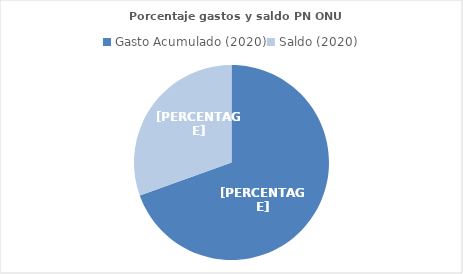
| Category | Series 0 |
|---|---|
| Gasto Acumulado (2020) | 2779895.27 |
| Saldo (2020) | 1220104.126 |
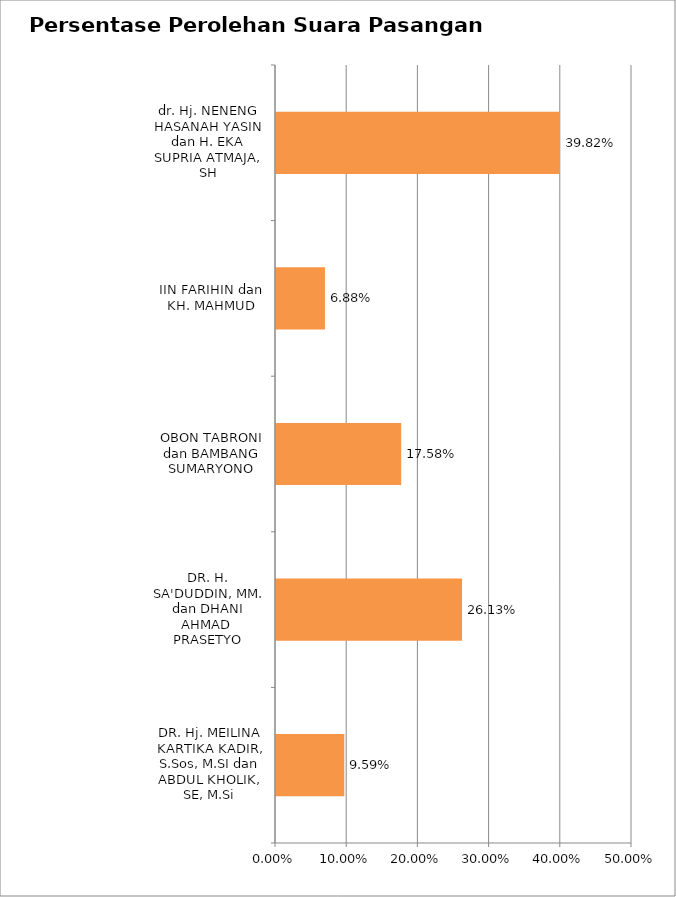
| Category | PERSENTASE |
|---|---|
| DR. Hj. MEILINA KARTIKA KADIR, S.Sos, M.SI dan ABDUL KHOLIK, SE, M.Si | 0.096 |
| DR. H. SA'DUDDIN, MM. dan DHANI AHMAD  PRASETYO | 0.261 |
| OBON TABRONI dan BAMBANG SUMARYONO | 0.176 |
| IIN FARIHIN dan KH. MAHMUD | 0.069 |
| dr. Hj. NENENG HASANAH YASIN dan H. EKA SUPRIA ATMAJA, SH | 0.398 |

-.-.-

Only the text of the records belongs in your answer, repeated exactly; the pictures stay out.

* [Answer for this exercise]:
| Category | Series 0 |
|---|---|
| Gasto Acumulado (2020) | 2779895.27 |
| Saldo (2020) | 1220104.126 |
| Category | PERSENTASE |
|---|---|
| DR. Hj. MEILINA KARTIKA KADIR, S.Sos, M.SI dan ABDUL KHOLIK, SE, M.Si | 0.096 |
| DR. H. SA'DUDDIN, MM. dan DHANI AHMAD  PRASETYO | 0.261 |
| OBON TABRONI dan BAMBANG SUMARYONO | 0.176 |
| IIN FARIHIN dan KH. MAHMUD | 0.069 |
| dr. Hj. NENENG HASANAH YASIN dan H. EKA SUPRIA ATMAJA, SH | 0.398 |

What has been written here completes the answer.